Finally got a referral to the UW (University of Washington) Headache Clinic and was SO blessed that after five weeks of processing the referral, I got in relatively quickly. The first opening was in November, BUT if I was okay seeing a Resident and then the doctor (so the Resident would do all the intake) I could get in the next week. Yahoo! It was like I'd won a date with George Clooney! (Husband says no, I cannot date GC because he is responsible for my SAH as I had it when we went to see one of his movies. I say it was the reservoir-sized diet soda that I was holding.)

Anyhow...This is the third and fourth neurologists, if you don't count the neurosurgeon (my original, "It'll be fine in 4-6 weeks, you can go back to work Monday" doctor).

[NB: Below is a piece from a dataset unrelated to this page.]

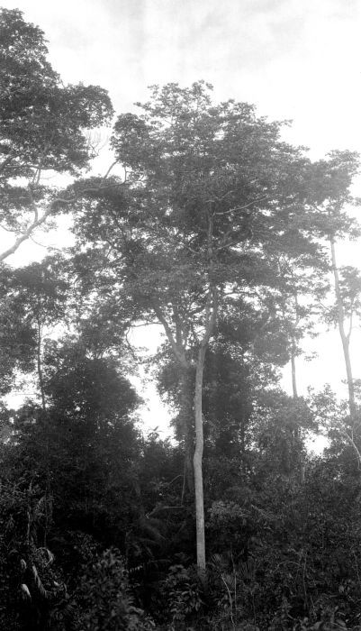 Negatief. Pentaspadon Motleyi Hook boom bij Pelandjau op West-Borneo
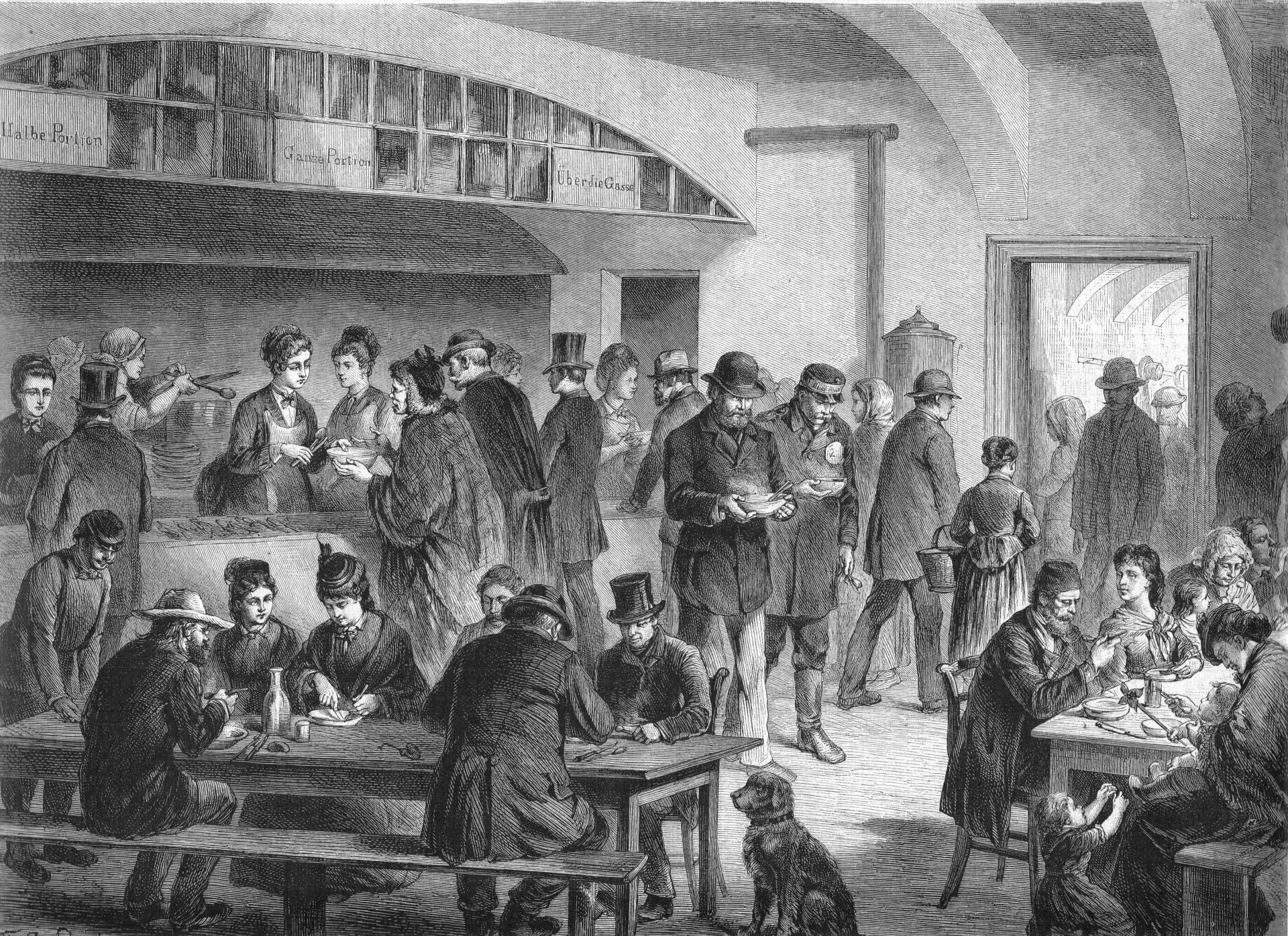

I actually truly felt listened to. I mean like the first time, really truly listened to. It did not feel like they decided as soon as I walked in just what was wrong and how they would cure it. They truly listened.

I first had an extensive written questionnaire that asked questions I'd never been asked before like what makes the pain worse/better, what is the quality of pain, what type of pain, etc. Then a long interview that lasted quite a long time, again with questions that I felt should always have been pertinent like "Does the pain get better or worse throughout the day on a bad day?"

The main neuro went over how pain neurons work and told me that she felt that even after 18 months my brain is still healing (even though another neuro told me that the scans show it had healed) and that the pain neurons were firing on all pistons. That can happen sometimes after a brain injury. Apparently if you have a family history of migraines (I do not) your brain can "turn them on" after a brain injury as well but since I hadn't responded to any migraine treatments, nor had the family history, that was ruled out. They encouraged me to buy a book called "Stahl's Illustrated Reference for Pain and Fibromylagia" which is a medical textbook, so I don't have enough knowledge to understand all of it. However, we went over some of the illustrations and she showed me the mechanisms that are at play with the medication I was currently on (Amitryptline) and told me she would never have put a woman on that high of a dose because of the weight gain. I gained 9 pounds the first week I was on it and have had to restrict calories to keep that full gain at 11 pounds.*

Then she showed the next medication she was going to put me on, Gabapentin and discussed how that worked, and eventually she wants to try Cymbalta, but the nerves need to settle down first.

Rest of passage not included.